Gene Cloning And Prokaryotic Expression Of RS Of GRAPE

The purpose of the experiment is to clone the resveratrol synthase gene from Vitis pesudoreticulata Baihe and express the gene in E.coli BL21. So we can construct a new functionality gene-project bacillus.Resveratrol synthase(RS) is the key enzyme in the synthesis of resveratrol. Resveratrol (hydroxystilbene) is a phytoalexin which was detected in several plant families. It was revealed that resveratrol played an important role in resisting oxygenation,anti-bacterium and preventing from inflammation. The research about the synthase and its gene is of great important for it can make us utilize the resveratrol efficiently.In the experiment, the method of RT-PCR(reverse transcription-polymerase chain reaction)was used to obtain the target gene. After total RNA was isolated from the grape leaves and transcripted to cDNA, the gene of interest was amplified with the cDNA template and RS gene primers. Then the gene of interest was amplified again with RS-gene-specific primers which has enzyme digestion locations.The gene was inserted to pGEM-T Easy vector after it was recycled and purifided to constract the reconstraction plasmid pGEM-T-RS. Then the new plasmid was transformed into E.coli DH5α. Sequence analysis indicated that the gene is consisted of 1179bp and encoded 392aa. The identity of the gene with several grape resveratrol synthases registered in Genbank was 96%-98% and the derived protein was 97%-99%.Then the gene was digested from pGEM-T-RS and was sub-clone with prokaryotic expression vector pET-22b(+) to constract the reconstraction plasmid pET-RS. The recombinant plasmid was transformed into E.co1i BL21. We conformed we had successfully constructed the expression vector through antibiotic screen and specific enzyme digestion.Cultivating reconstraction bacterium and finding their growth curve by turbidimetry.

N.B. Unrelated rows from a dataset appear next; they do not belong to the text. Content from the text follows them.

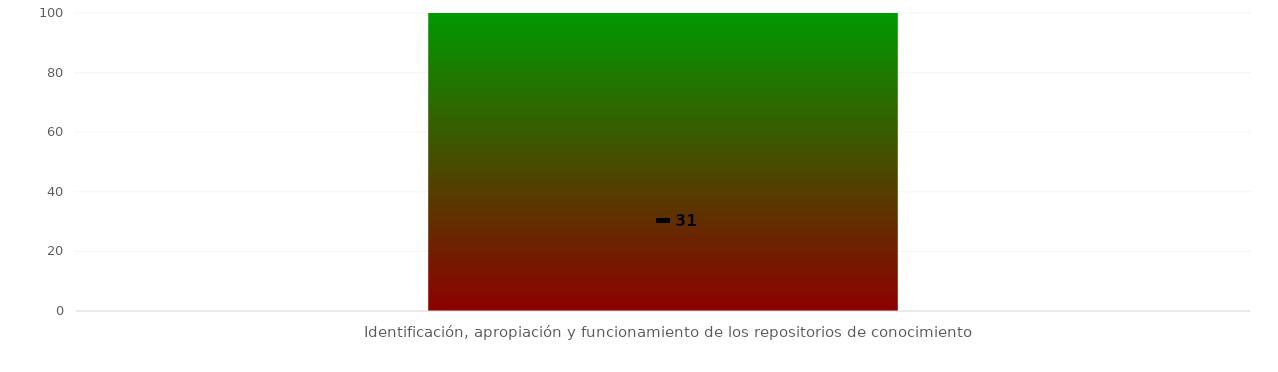
| Category | Niveles |
|---|---|
| Identificación, apropiación y funcionamiento de los repositorios de conocimiento | 100 |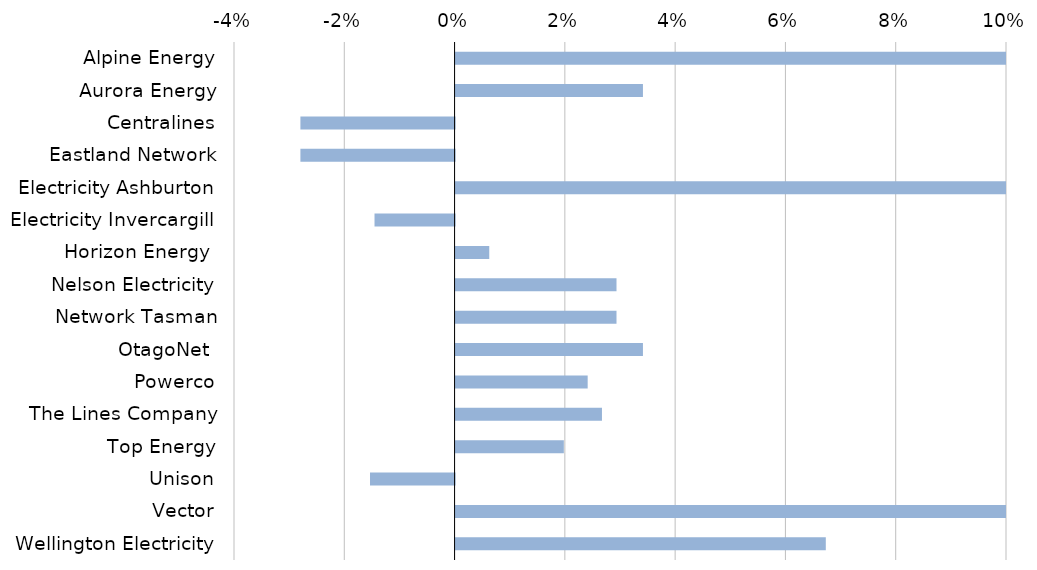
| Category | Cummulative change |
|---|---|
| Alpine Energy | 0.116 |
| Aurora Energy | 0.034 |
| Centralines | -0.028 |
| Eastland Network | -0.028 |
| Electricity Ashburton | 0.116 |
| Electricity Invercargill | -0.015 |
| Horizon Energy  | 0.006 |
| Nelson Electricity | 0.029 |
| Network Tasman | 0.029 |
| OtagoNet  | 0.034 |
| Powerco | 0.024 |
| The Lines Company | 0.027 |
| Top Energy | 0.02 |
| Unison | -0.015 |
| Vector | 0.112 |
| Wellington Electricity | 0.067 |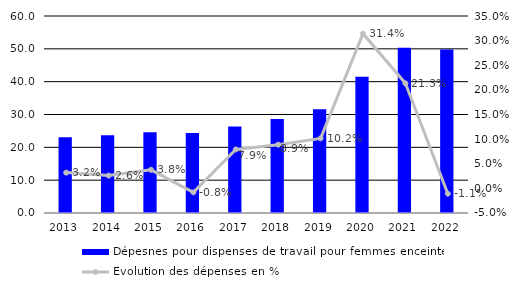
| Category | Dépesnes pour dispenses de travail pour femmes enceintes |
|---|---|
| 2013.0 | 23.1 |
| 2014.0 | 23.7 |
| 2015.0 | 24.593 |
| 2016.0 | 24.395 |
| 2017.0 | 26.325 |
| 2018.0 | 28.662 |
| 2019.0 | 31.571 |
| 2020.0 | 41.489 |
| 2021.0 | 50.34 |
| 2022.0 | 49.795 |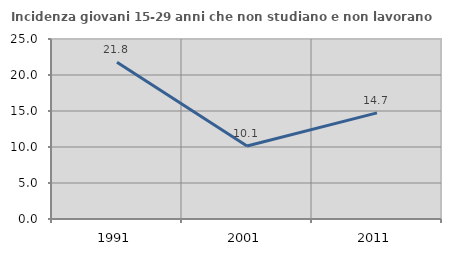
| Category | Incidenza giovani 15-29 anni che non studiano e non lavorano  |
|---|---|
| 1991.0 | 21.774 |
| 2001.0 | 10.13 |
| 2011.0 | 14.738 |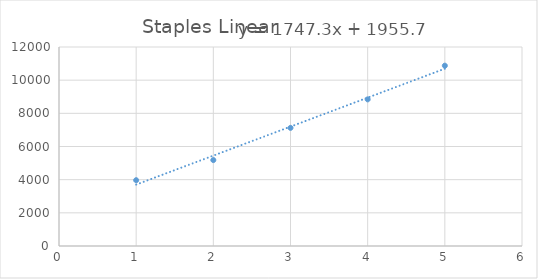
| Category | Staples |
|---|---|
| 5.0 | 10874 |
| 4.0 | 8842 |
| 3.0 | 7123 |
| 2.0 | 5181 |
| 1.0 | 3968 |

We found the bacterium were in logarithmic phase after 4 hours. So the gene was expressed by inducing of IPTG after cultivated 4 hours. After sonicating the bacterium, the upper solution was collected. And a certain band was shown in the SDS-PAGE analysis.In summary,the resveratrol synthase gene was successfully cloned from the Vitis pesudoreticulata Baihe and expressed in E.coli BL21 correctly. It established the foundation for using the bacterium to producing probiotics.